I´m using the glmnet package to perform a LASSO regression. Is there a way to get the importance of the individual variables that were selected? I thought about ranking the coef
This is how it is done in caret
package.
To summarize, you can take the absolute value of the final coefficients and rank them. The ranked coefficients are your variable importance.
To view the source code, you can type
caret::getModelInfo("glmnet")$glmnet$varImp
If you don't want to use caret
package, you can run the following lines from the package, and it should work.
varImp <- function(object, lambda = NULL, ...) {
## skipping a few lines
beta <- predict(object, s = lambda, type = "coef")
if(is.list(beta)) {
out <- do.call("cbind", lapply(beta, function(x) x[,1]))

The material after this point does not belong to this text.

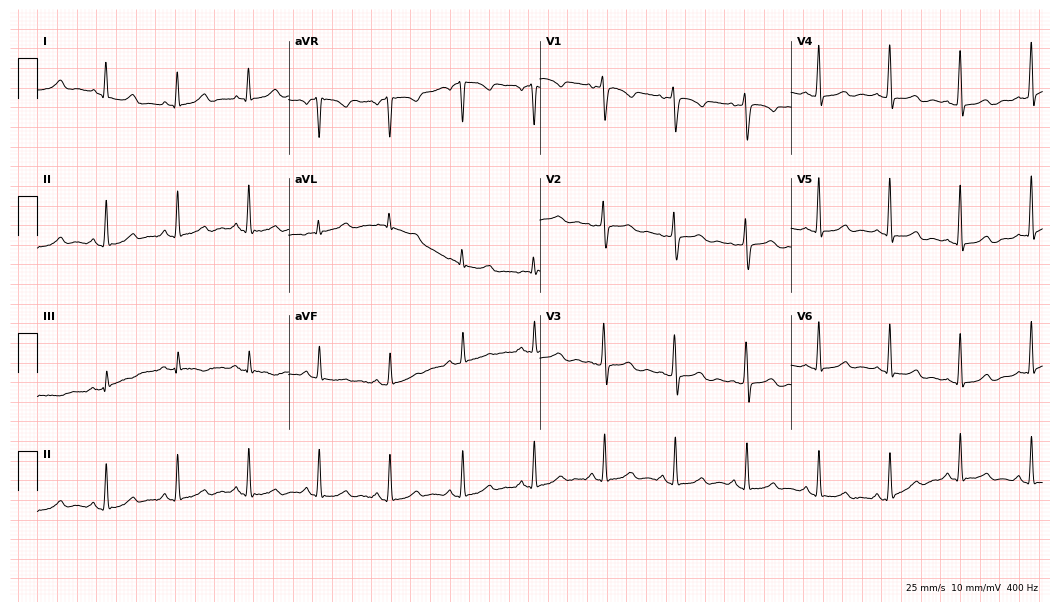
Electrocardiogram (10.2-second recording at 400 Hz), a woman, 45 years old. Of the six screened findings (first-degree AV block, right bundle branch block, left bundle branch block, sinus bradycardia, atrial fibrillation, sinus tachycardia), none is recorded. Findings outside these six are not listed.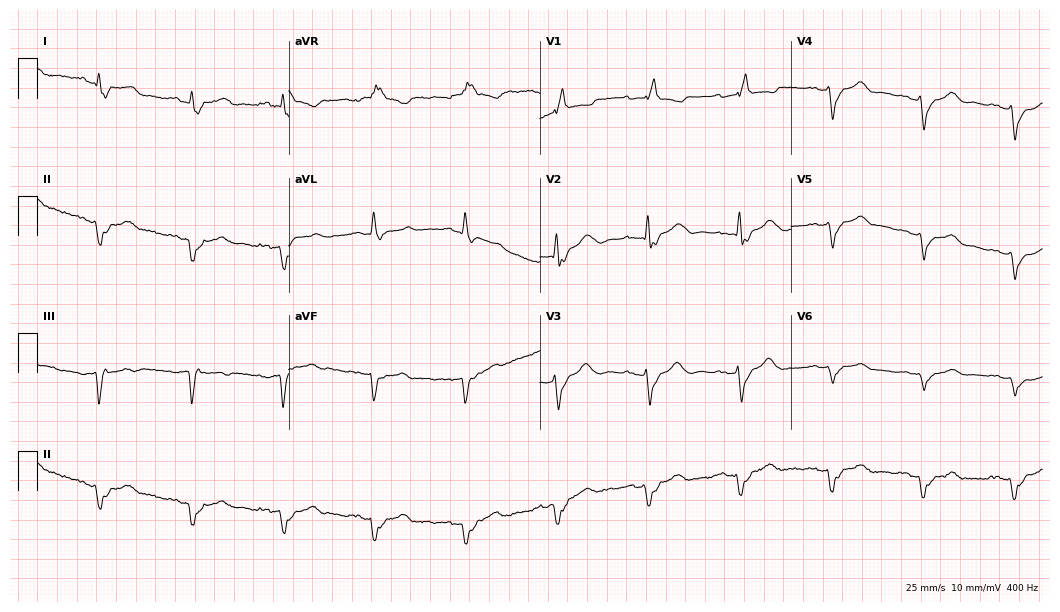
Electrocardiogram, a woman, 82 years old. Interpretation includes first-degree AV block, right bundle branch block (RBBB).

out <- as.data.frame(out, stringsAsFactors = TRUE)
} else out <- data.frame(Overall = beta[,1])
out <- abs(out[rownames(out) != "(Intercept)",,drop = FALSE])
out
}
Finally, call the function with your fit.
varImp(cvfit, lambda = cvfit$lambda.min)
It's pretty easy to use the contents of the cv.glmnet object to create an ordered list of coefficients...
coefList <- coef(cv.glmnet.MOD, s='lambda.1se')
coefList <- data.frame(coefList@Dimnames[[1]][coefList@i+1],coefList@x)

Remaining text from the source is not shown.